Option 2 — flags on existing commands:

ctx compact <input> --emit <kinds> --use-ai [--backend <name>]
ctx ingest <input> --extract <kinds> [--backend <name>]

Flag	Type	Default	Description
`--backend`	string	(resolved from `.ctxrc` `[backends].default`)	Selects which configured backend to dispatch through
`--endpoint` (setup only)	URL	(per-backend)	Endpoint override at setup time
`--api-key-env` (setup only)	string	(per-backend)	Name of the env-var the backend reads for auth
(additional flags TBD with interface decision)

Skill (if applicable)

TBD. Likely a /ctx-ai-setup companion skill that wraps
ctx setup --backend, but the brief is silent and the
existing ctx setup family already has skills (/ctx-setup,
per-tool variants) that could absorb this. Decide during
implementation.

Implementation

Files to Create/Modify

File	Change
`internal/backend/`	New package. Backend registry, contract types (`Backend`, `Request`, `Response`), per-backend implementations (`vllm.go`, `openai.go`, `anthropic.go`, `ollama.go`, `lmstudio.go`, `openaicompat.go`)
`internal/cli/ai/`	New package (if Option 1). Command surface for the `ai` namespace
`internal/cli/setup/cmd/root/`	Extend with `--backend` handling; templating into `.ctxrc`
`internal/cli/setup/core/backend/`	New subpackage. Setup-time wiring per backend type (env-var templates, downstream-tool config writes)
`internal/rc/`	Add `[backends]` table parsing and validation
`.ctxrc` (project-init template)	Add commented-out `[backends]` skeleton
`internal/assets/context/AGENT_PLAYBOOK.md`	(TBD) note that `ctx ai <verb>` exists and when agents should call it vs. hand-rolling against the AI tool
`docs/recipes/`	New recipe `local-inference-with-vllm.md` (or `ai-backend-setup.md`); the user explicitly carved out recipe-restructuring work, so this is one recipe added, not a recipe-surface rework
`docs/cli/`	New page documenting `ctx ai` (or the chosen flag surface)

Key Functions

TBD pending interface decision. Skeleton contract:

// internal/backend/contract.go
type Backend interface {
 Name() string
 Ping(ctx context.Context) error
 Complete(ctx context.Context, req Request) (Response, error)
}
type Registry interface {
 Register(name string, factory func(cfg Config) (Backend, error))
 Resolve(name string) (Backend, error)
 Default() (Backend, error) // honours .ctxrc [backends].default
}

Helpers to Reuse

internal/cli/setup/ — existing setup family (Claude Code,
OpenCode, Cursor, etc.). The --backend extension follows the
same templating-into-config-files pattern.
internal/rc/ — .ctxrc parsing and validation. Adding a
[backends] table follows the existing TOML pattern.
internal/err/ — typed-string sentinels for backend errors
(per the recent entity.Sentinel convention).
internal/assets/commands/text/errors.yaml — externalised
error strings.

Configuration

.ctxrc additions (proposed shape — final key names TBD):

[backends]
default = "vllm" # optional; required only if more than one backend is configured
[backends.vllm]
endpoint = "http://localhost:8000"
api_key_env = "" # vllm typically runs without auth; empty means none
timeout = "30s"
default_model = "openai/gpt-oss-120b"
[backends.openai]
endpoint = "https://api.openai.com"
api_key_env = "OPENAI_API_KEY"
timeout = "60s"
default_model = "gpt-4o"

Environment variables: only read from env-vars named in
api_key_env. ctx never writes credentials to .ctxrc.

Testing

Unit: Backend registry resolution (single, multiple, default,
missing); .ctxrc parsing (well-formed, missing required key,
malformed table); error sentinels match expected strings.
Integration: Spin up a fake OpenAI-compatible HTTP server (a
tiny httptest.Server per backend test) and drive each backend's
Ping + one Complete call against it.
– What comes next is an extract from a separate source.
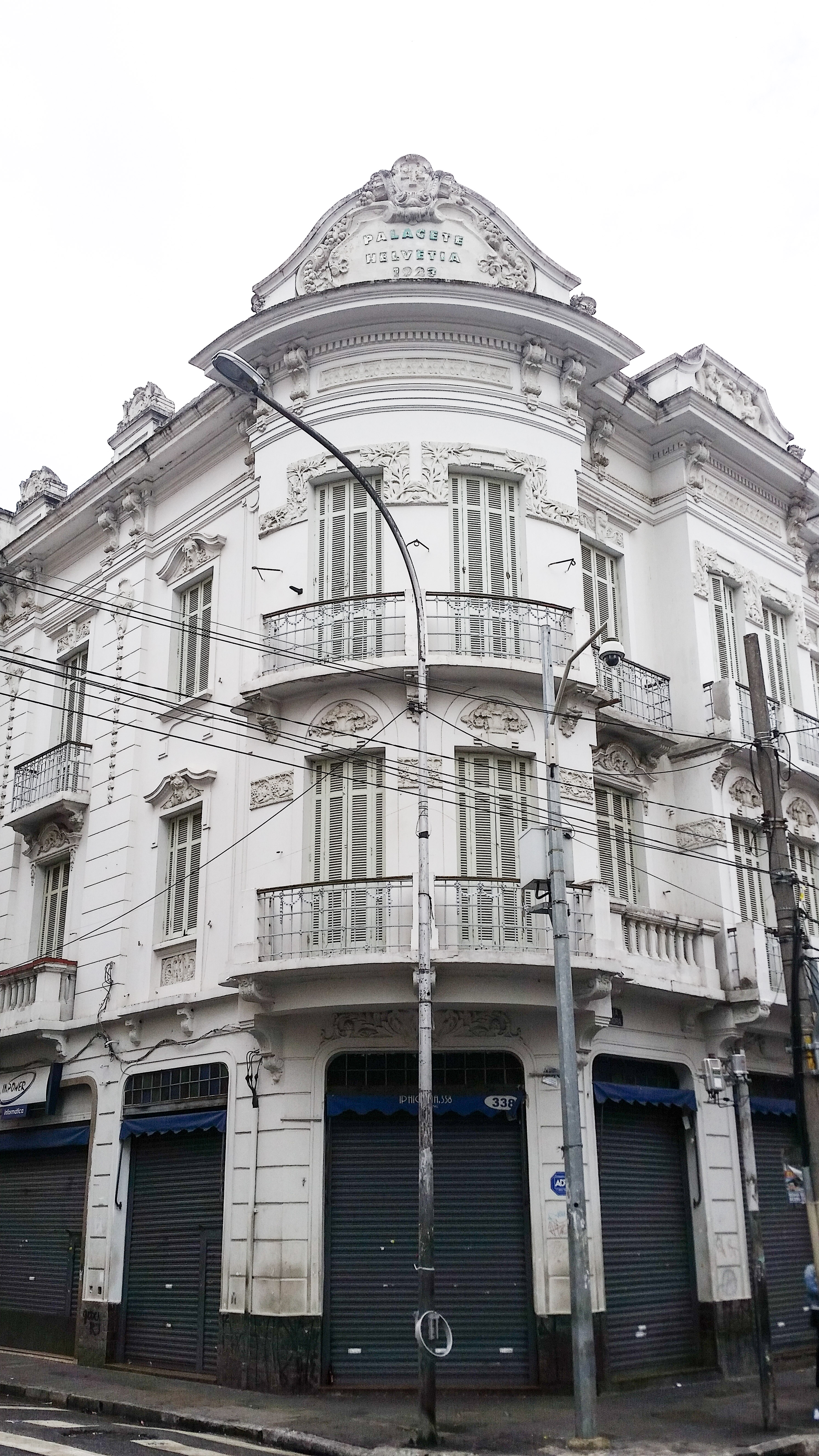 Esquina do Palacete com vista da rua, em São Paulo (SP)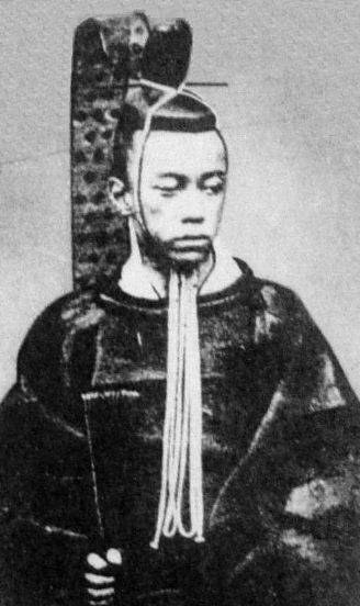 a Japanese man 伊達宗城 (Date Munenari)

Verify fail-closed
behaviour when the server returns 401/404/500/timeout.
Edge cases: Backend unreachable; multiple backends without
selector; no backend configured; AI-command-from-deterministic-hook
guard (compile-time or test-time check that ctx agent /
ctx status / canonical hooks do not import internal/backend).
Validation consumer: One end-to-end test that exercises the
chosen B-block validation command (ctx compact ... --emit decisions,learnings,tasks or equivalent) against the fake
server, asserts a proposed-patch artifact is written to the
proposal queue, and asserts .context/*.md files are
unchanged.

Non-Goals

This spec explicitly does not cover:

Cost management. No usage tracking, no billing integration,
no cost attribution. Out of manifesto; would dilute the product.
Secrets management. ctx reads from env-vars or .ctxrc; it
does not encrypt, rotate, or vault credentials. Vault/Doppler/etc.
are separate products.
Observability backends. No metrics emission, no time-series
storage, no dashboards. The thesis's "no default telemetry"
(Invariant 6) governs.
Multi-backend routing daemon / HTTP proxy. Killed in the
brief — structurally cannot solve the failure modes it was
proposed for, and forces ctx into service-shape.
Embeddings, semantic search, vector storage. Block C.
Supplementary spec.
Structured extraction commands. Block B (other than the one
validation consumer needed to prove A works end-to-end).
Supplementary spec.
Automatic application of AI-generated content to .context/*.md.
All AI-produced edits land as proposed patches in a review
queue; ratification is human (or agent) via existing ceremony
paths.
Replacing /ctx-wrap-up or any existing ceremony skill. AI
commands augment ceremonies via the proposal queue; they do not
short-circuit them.
Touching ctx agent or its deterministic assembly. Sibling,
not replacement.
Recipe-surface restructuring. Adding one recipe for AI
backend setup is in scope; mapping vLLM's index-style taxonomy
onto docs/recipes/ is explicitly out (rejected in the brief).

Open Questions

These were left open in the brief and must be settled during A's
implementation:

CLI namespace shape: ctx ai <verb> (Option 1) vs. flags
on existing commands (Option 2). Expensive to unwind. Pick once.
Proposal queue location: .context/proposals/? Kb-closeout-style
under .context/ingest/? Belongs to B+C supplementary, but A's
validation consumer must write somewhere — pick a provisional
location that B+C can confirm or relocate.
Default extraction model: A-spec leaves model choice to the
user; recommended models per task type can be a recipe.
Companion skill: /ctx-ai-setup or absorb into existing
/ctx-setup?
Validation consumer: ctx compact is the cheapest validator
per the brief, but the exact command/flag shape lands in the
B+C supplementary spec. A's implementation needs to pick one
B-block consumer to ship alongside A; the others wait.

Task Breakdown

Paste-ready rows for .context/TASKS.md. Each is a single block.
Ordering reflects what blocks what — earlier rows must land before
later rows. The Spec: reference points at this file.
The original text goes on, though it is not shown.